I slept uneasily, I stuck a knife into an overcooked chicken, which instantly fell apart, a fat woman and a thin woman stood side by side, the thin one melted into the fat one, they burst, a governess with a child walked on a knife blade into the open door of a subway car, there were special delivery letters, signs in the sand which a stupid gardener watered like flowers, plants that formed words, secret messages written on gingerbread hearts at a church fair, an AUSTRIAN hotel room with four beds, only one of which was made up. I awoke from my nightmares with an erection, penetrated the sleeping Claire, went limp, and fell asleep again.
“Is it then so surprising that a change of place should contribute so much to making us forget what we don’t like to think of as real, as though it were a dream?”

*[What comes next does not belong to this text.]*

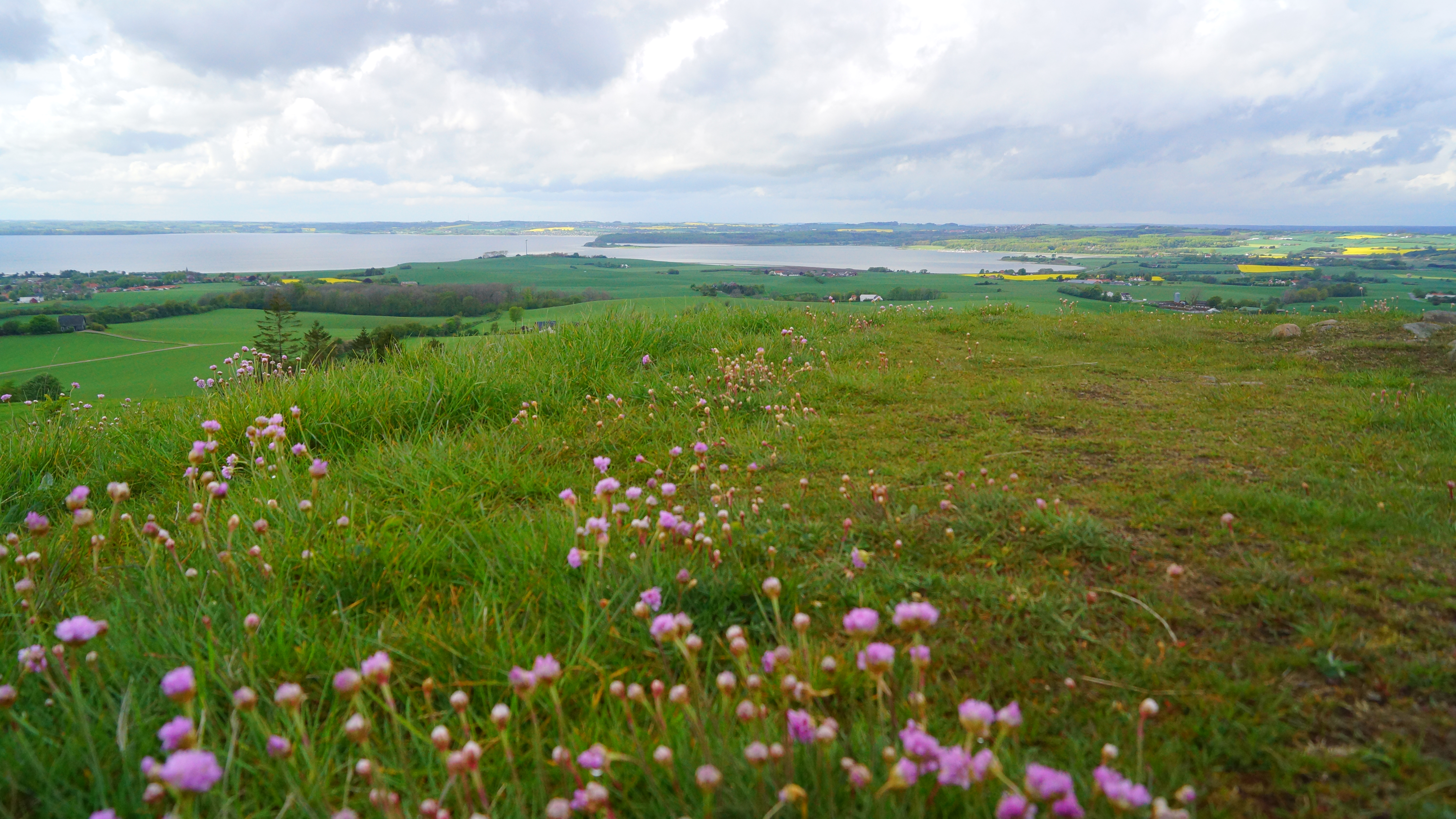 Stabelhøje udsigt

Karl Philipp Moritz, Anton Reiser
The Long Farewell
At noon that day we arrived in St. Louis. In the days that followed I was always with Claire and the child. We stayed at the house of Claire’s friends, whom she had called “lovers,” in Rock Hill, a suburb to the west of St. Louis, and seldom went out. It was a wooden house, the “lovers” were painting it, and we helped them. I never found out what their real names were, they addressed each other only by pet names and were always thinking up new ones. When I first saw them, I thought about the desire to shrink that Claire had told me about; at the second glance, I forgot all possible generalizations, and from then on I just watched them, curious to see what their mode of life might tell me. The woman was always looking mysterious, the man disappointed and injured, but after I had been with them for a while, I saw that the woman had no secret and that the man was perfectly happy and contented. But every morning I had to find out all over again that their mysterious and disappointed expressions meant nothing at all. The man painted movie posters in St. Louis, the woman helped him with the backgrounds. He also painted episodes in the settlement of the West, landscapes with covered wagons and riverboats, and sold them to the department stores. Their affection for each other was so violent that it kept shifting into irritation. They would feel the irritation coming on and start mollifying each other, which only made them more irritable. In trying to calm down, they wouldn’t stop talking and leave each other alone, but would cling together, caressing, embracing, and as their exasperation increased, still trying to mollify each other with pet names—even when they were arguing about something, they always referred to it by pet names. Then, little by little, they relaxed and were able to move apart. Those were the only moments w
hen they had a kind of vacation from each other. They had been living like this for ten years, never letting each other out of their sight.
And they still didn’t know how to deal with each other. If one of them had done some chore, it didn’t mean that he would do it the next time, but it also didn’t mean that the other would do it. Every activity had to be renegotiated whenever it came up; since both wanted to do it, it took them forever to settle on either one of them. Neither had found his role: if something one of them had done, whether it was painting, cooking, saying something, or merely making some motion, met with the other’s approval, it didn’t mean that he would paint, cook, or say something similar again, or try to repeat his movement; nor did he do the opposite; everything in their dealings with each other had to be started all over again from scratch. But if one of them had done something to displease the other, he didn’t simply avoid doing it again; he first tried to show that this particular action was inherent in his way of life.